A jury Friday convicted Kilani Derego of manslaughter in the case of Charlys Ty Tang, who was beaten to death in Waipahu by two young men he had picked up in his cab in Waikiki late one night in 2010, on his 41st birthday.

Derego had been convicted of second-degree murder in the case in 2012 and sentenced to life with the possibility of parole. But an appeals court overturned the verdict. After many twists and turns, the case was finally brought to trial again this month, leading to the manslaughter conviction. Derego is scheduled for sentencing Oct. 5. A manslaughter conviction carries a maximum sentence of 20 years, and Honolulu Prosecuting Attorney Steve Alm said he would seek that term because of the seriousness of the offense.

“The Department is pleased with the verdict and we hope that it brings some measure of closure to Mr. Tang’s family,” Alm said in a prepared statement.
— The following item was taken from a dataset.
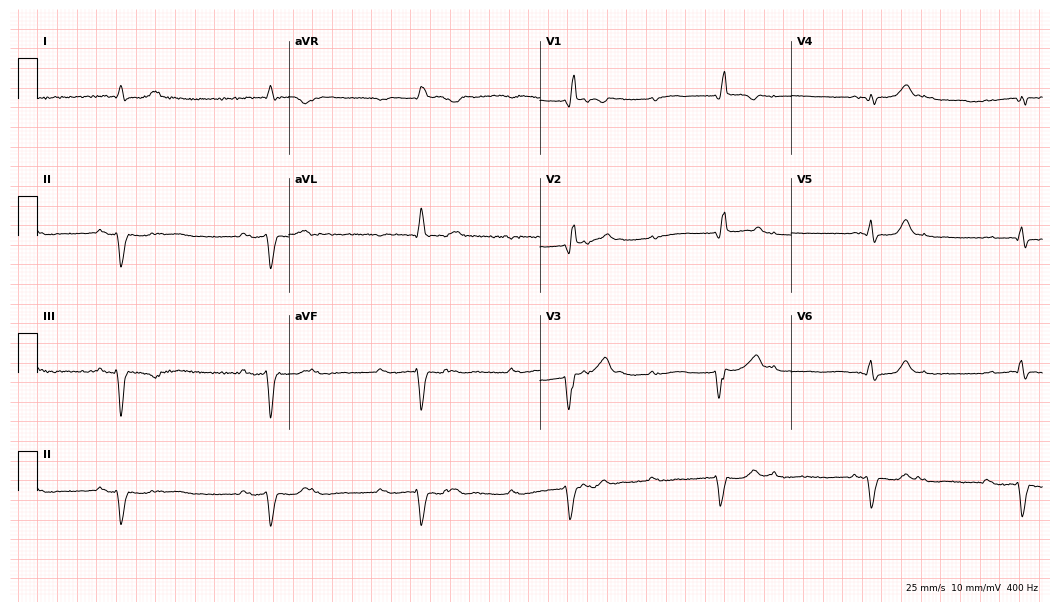
Resting 12-lead electrocardiogram (10.2-second recording at 400 Hz). Patient: a male, 82 years old. The tracing shows first-degree AV block.
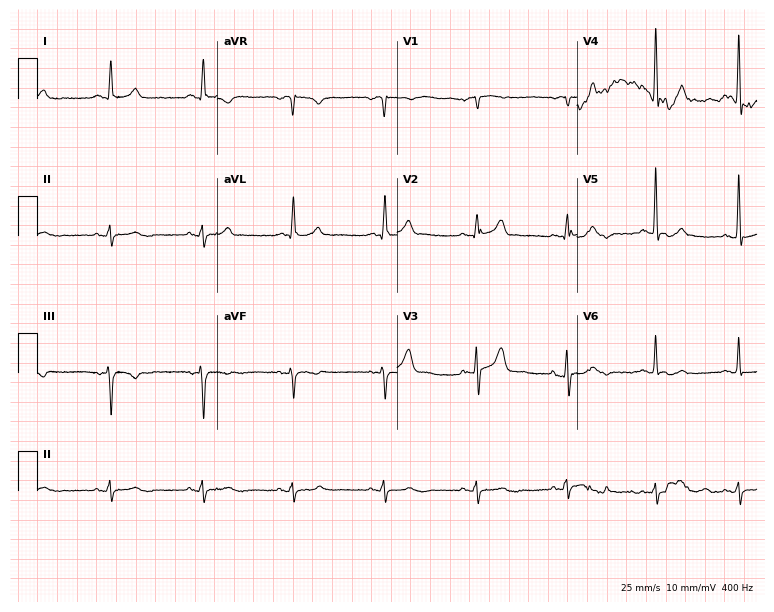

Kilani Derego maintained his innocence in the death of cab driver Charlys Ty Tang Courtesy: Angel Kayona

The two-and-a-half day trial posed a challenge to the prosecution because many of those involved in the original trial had moved on, including six Honolulu Police Department detectives. The homeless man who found Tang’s bloodied body while he was collecting cans at night has since died.

The case hinged, as it did almost a decade ago, on the testimony of a bus driver who said he witnessed Derego and his friend Michael Robles, who remains in prison after being convicted of manslaughter in Tang’s death, get into Tang’s cab after the bus driver told Derego he didn’t go to Waipahu.

The prosecution also focused on red marks on Derego’s knuckles after he was arrested, and a swollen right foot, which it said was consistent with him beating Tang outside his cab at in the parking lot of the Waipahu Times Supermarket.

Tang’s family and friends waited for years for the case to be resolved after the appeals court reversal. His son, Jarvis, told Civil Beat of his anger and frustration at Derego being released for a time after his conviction was overturned.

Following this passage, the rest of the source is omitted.